For all configurations, we fine-tune against the GLUE datasets and set the maximum number of epochs to 6. We use a linear learning rate decay schedule with a warm-up ratio of 0.1. For ScaLA, we set $\lambda=1$, perturbation clipping radius $\omega=10^{-5}$, step size $\rho=10^{-4}$, and $t_{s}$={3,5}. These values worked well enough that we did not feel the need to explore more. For fairness, we perform a grid search of learning rates in the range of $\{$1e-5, 3e-5, 5e-5, 7e-5, 9e-5, 1e-4, 3e-4$\}$ for small batch sizes and $\{$5.6e-5, 8e-5, 1e-4, 1.7e-4, 2.4e-4, 2.8e-4, 4e-4, 5.6e-4, 1e-3$\}$ for large batch sizes. We keep the remaining hyperparameteres unchanged.
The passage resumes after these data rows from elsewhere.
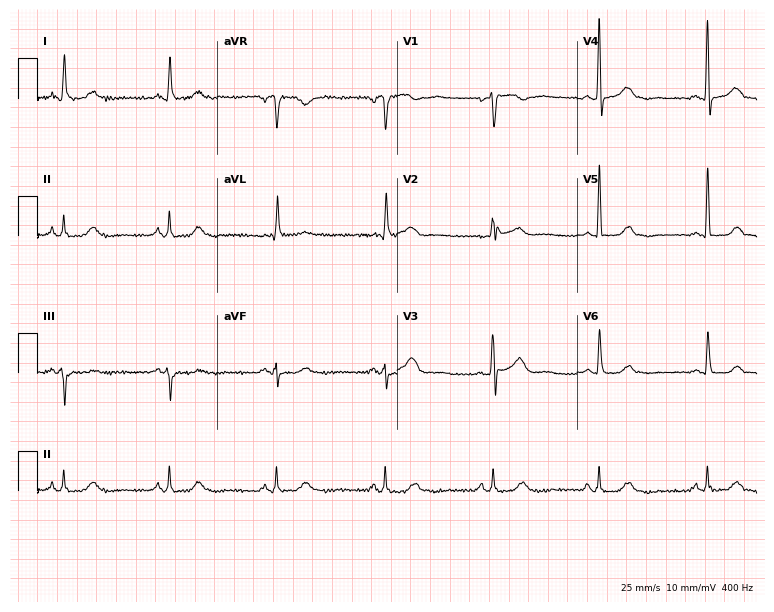
Electrocardiogram (7.3-second recording at 400 Hz), a woman, 71 years old. Of the six screened findings (first-degree AV block, right bundle branch block, left bundle branch block, sinus bradycardia, atrial fibrillation, sinus tachycardia), none is recorded. Findings outside these six are not listed.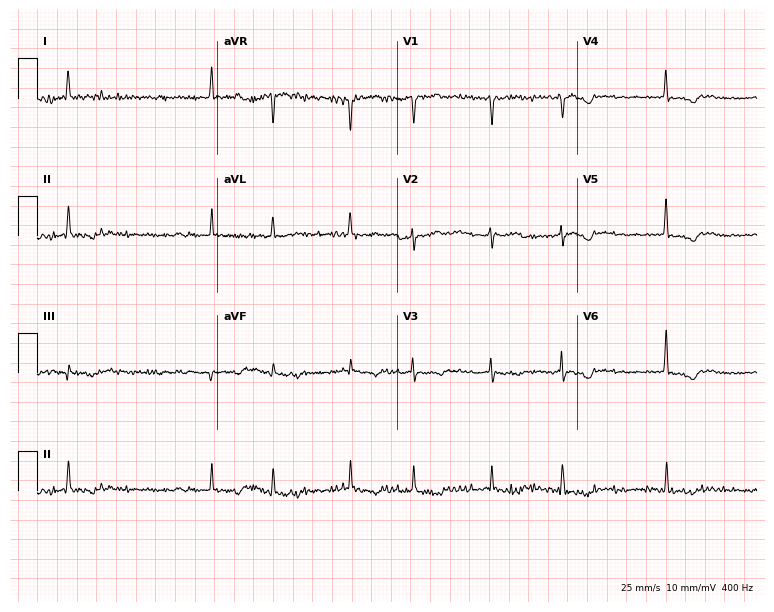
ECG (7.3-second recording at 400 Hz) — a woman, 71 years old. Findings include atrial fibrillation.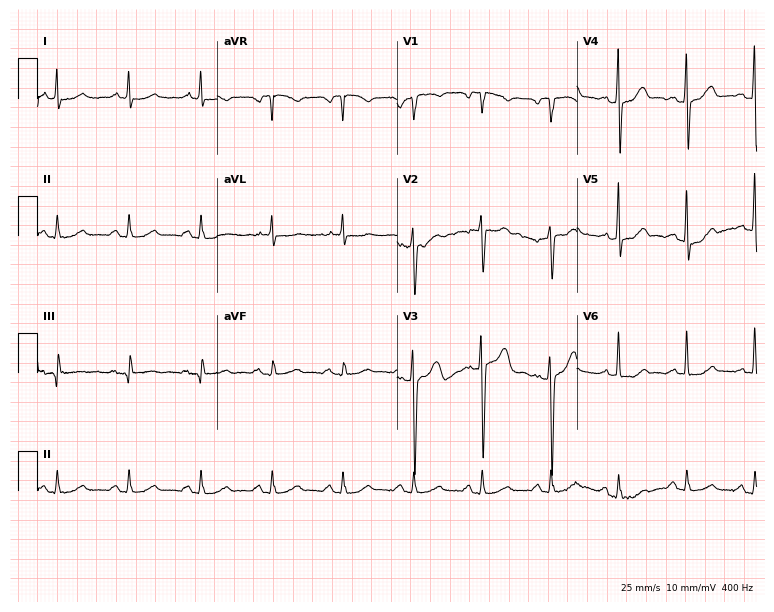
Resting 12-lead electrocardiogram (7.3-second recording at 400 Hz). Patient: a 60-year-old male. None of these six findings is recorded: first-degree AV block, right bundle branch block, left bundle branch block, sinus bradycardia, atrial fibrillation, sinus tachycardia.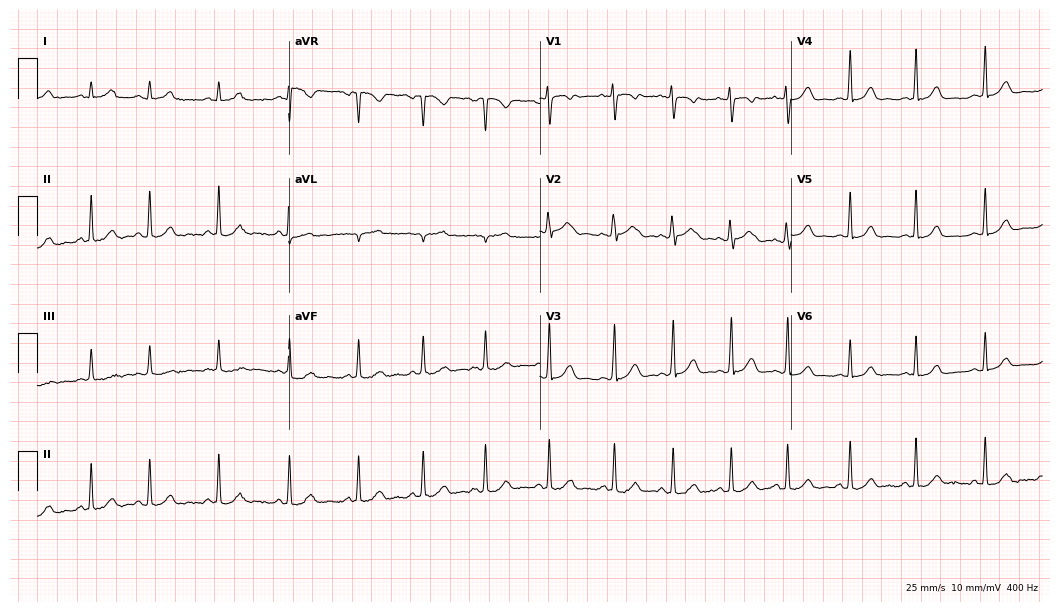
ECG — a female patient, 27 years old. Labelled as a normal ECG.

In this part, we investigate how large-batch adaptation affects the generalizability of transformer networks on downstream tasks. As there are various heuristics for setting the learning rates (Smith et al., 2018; Goyal et al., 2017; Smith, 2018; You et al., 2019a), and because few work studies the learning rate scaling effects on adapting pre-trained Transformer networks, we perform a grid search on learning rates $\{$1e-4, 3e-4,5e-4, 7e-4, 9e-4, 1e-3, 3e-3$\}$ and batch sizes $\{$1K, 2K, 4K, 8K$\}$ while keeping the other hyperparameters the same to investigate how ScaLA affects the hyperparameter tuning effort.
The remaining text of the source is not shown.